(Information shown Opens)

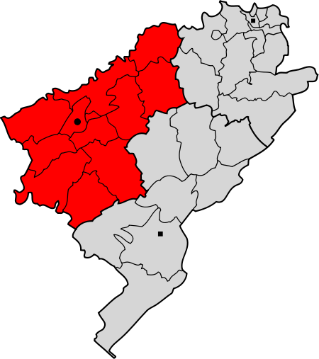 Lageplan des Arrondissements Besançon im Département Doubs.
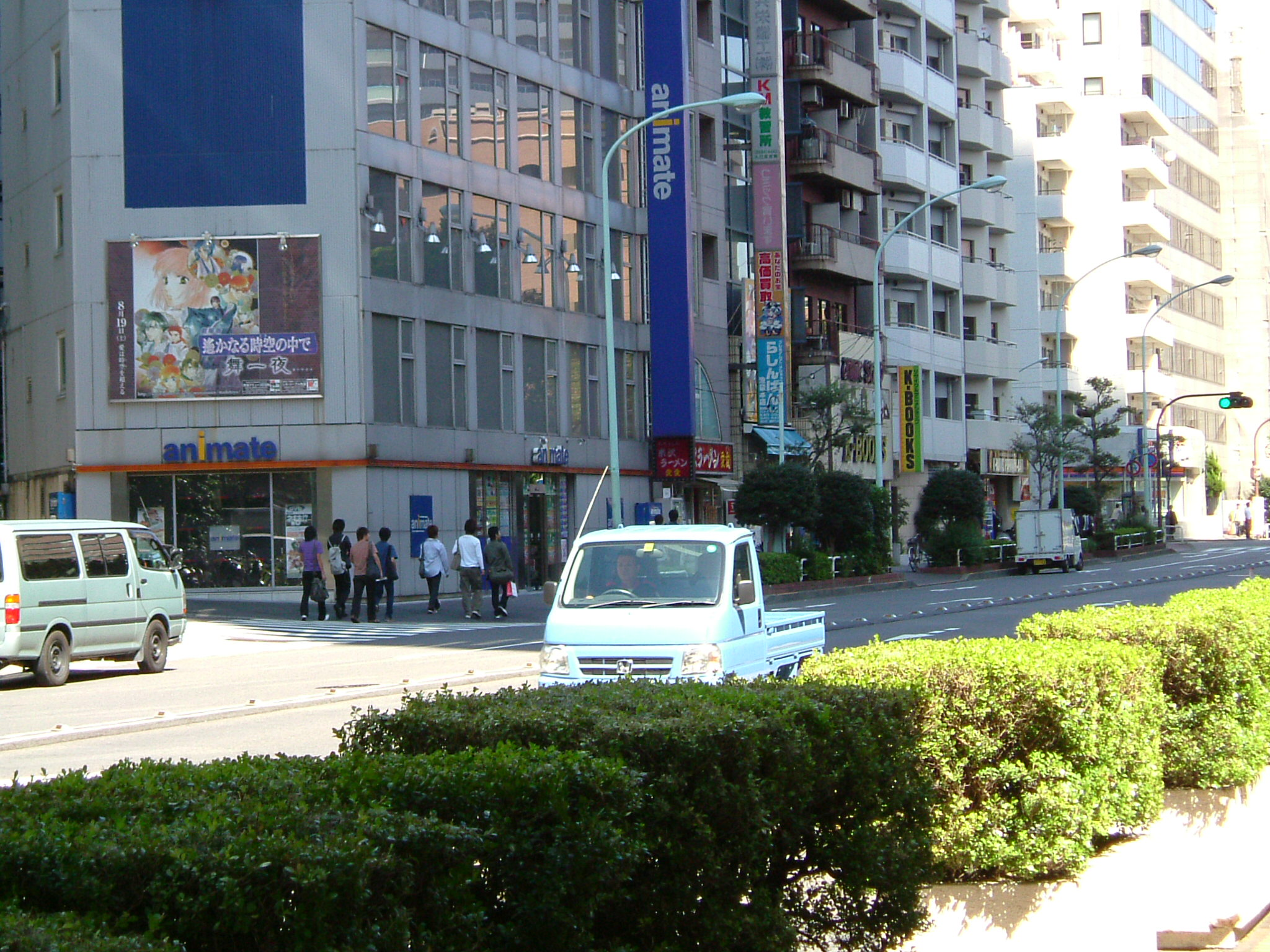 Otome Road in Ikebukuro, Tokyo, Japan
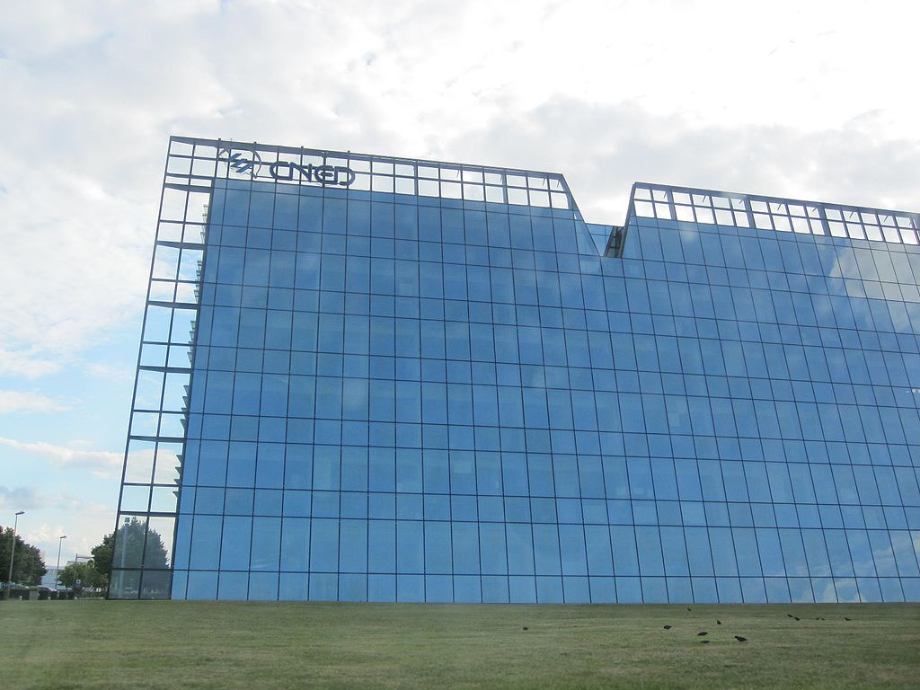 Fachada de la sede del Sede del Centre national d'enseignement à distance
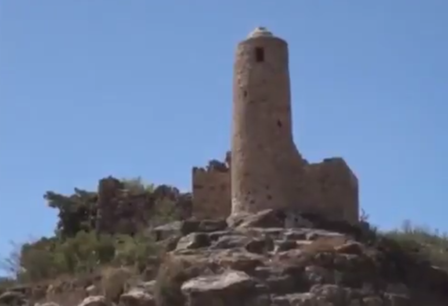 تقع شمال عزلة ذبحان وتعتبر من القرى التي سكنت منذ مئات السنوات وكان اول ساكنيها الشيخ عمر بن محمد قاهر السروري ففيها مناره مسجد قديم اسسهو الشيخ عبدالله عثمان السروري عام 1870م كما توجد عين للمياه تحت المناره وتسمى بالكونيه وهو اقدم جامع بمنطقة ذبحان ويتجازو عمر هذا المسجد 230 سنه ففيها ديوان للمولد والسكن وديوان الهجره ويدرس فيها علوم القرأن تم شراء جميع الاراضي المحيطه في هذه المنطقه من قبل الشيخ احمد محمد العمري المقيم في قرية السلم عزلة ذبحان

(Information shown Closes)

Transcribe the listing verbatim, pictures excluded.

 Lageplan des Arrondissements Besançon im Département Doubs.
 Otome Road in Ikebukuro, Tokyo, Japan
 Fachada de la sede del Sede del Centre national d'enseignement à distance
 تقع شمال عزلة ذبحان وتعتبر من القرى التي سكنت منذ مئات السنوات وكان اول ساكنيها الشيخ عمر بن محمد قاهر السروري ففيها مناره مسجد قديم اسسهو الشيخ عبدالله عثمان السروري عام 1870م كما توجد عين للمياه تحت المناره وتسمى بالكونيه وهو اقدم جامع بمنطقة ذبحان ويتجازو عمر هذا المسجد 230 سنه ففيها ديوان للمولد والسكن وديوان الهجره ويدرس فيها علوم القرأن تم شراء جميع الاراضي المحيطه في هذه المنطقه من قبل الشيخ احمد محمد العمري المقيم في قرية السلم عزلة ذبحان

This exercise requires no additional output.